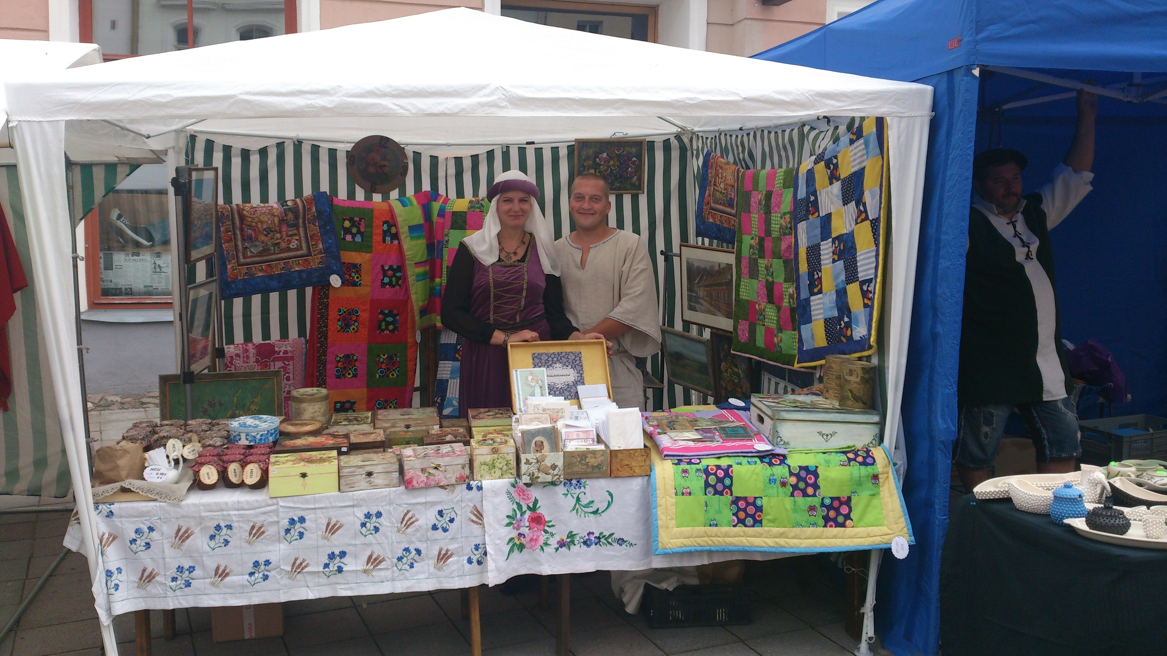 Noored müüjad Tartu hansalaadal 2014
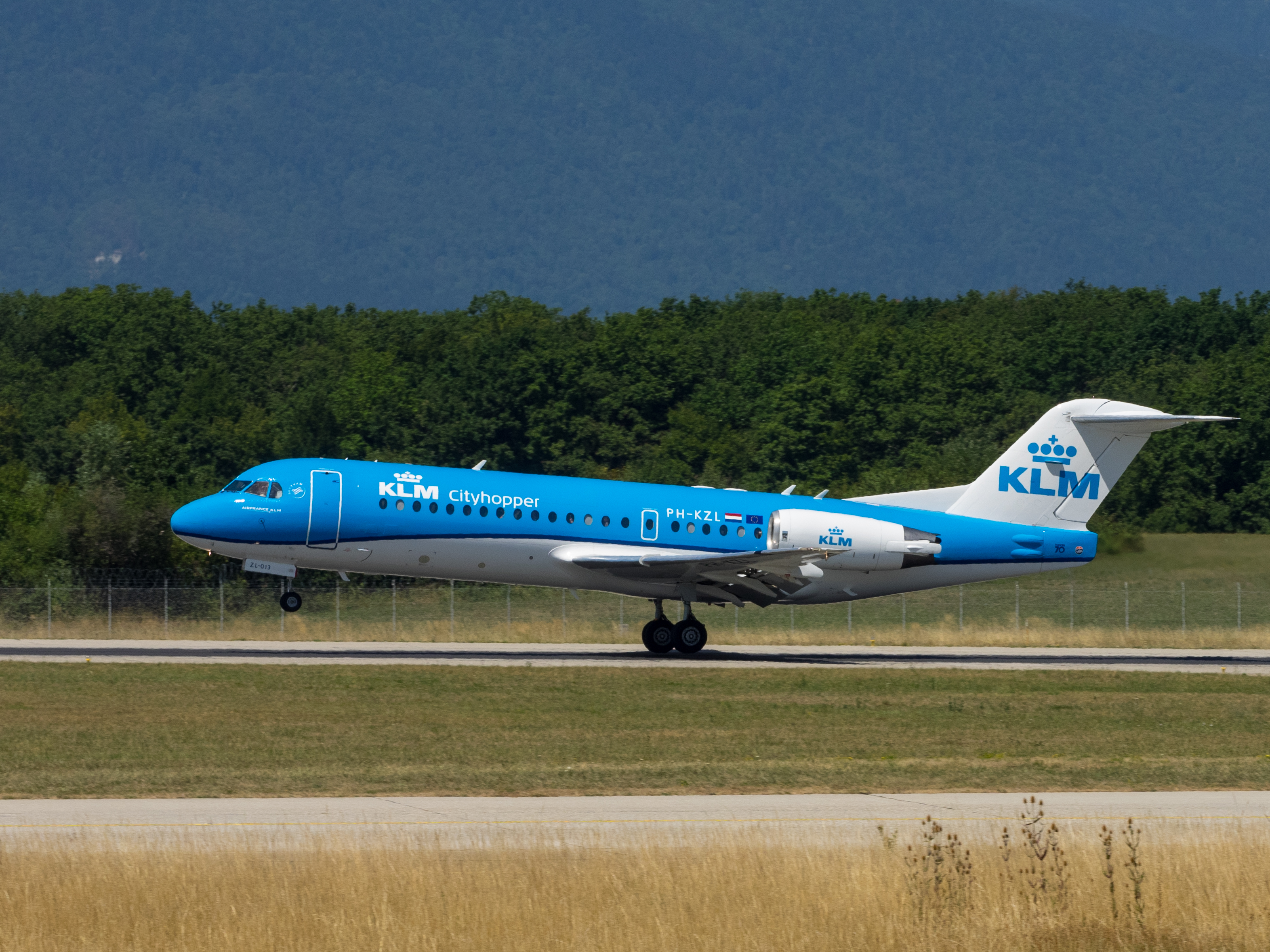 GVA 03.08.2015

=====

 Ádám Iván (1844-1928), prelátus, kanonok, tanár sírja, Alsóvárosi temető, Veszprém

=====

* ASSIGNMENT
When copying from the data above, print only the lines from the line containing "Noored müüjad Tartu hansalaadal 2014" to the line containing "GVA 03.08.2015", exactly, and leave the pictures out.

* SOLUTION FOR THIS EXERCISE
 Noored müüjad Tartu hansalaadal 2014
 GVA 03.08.2015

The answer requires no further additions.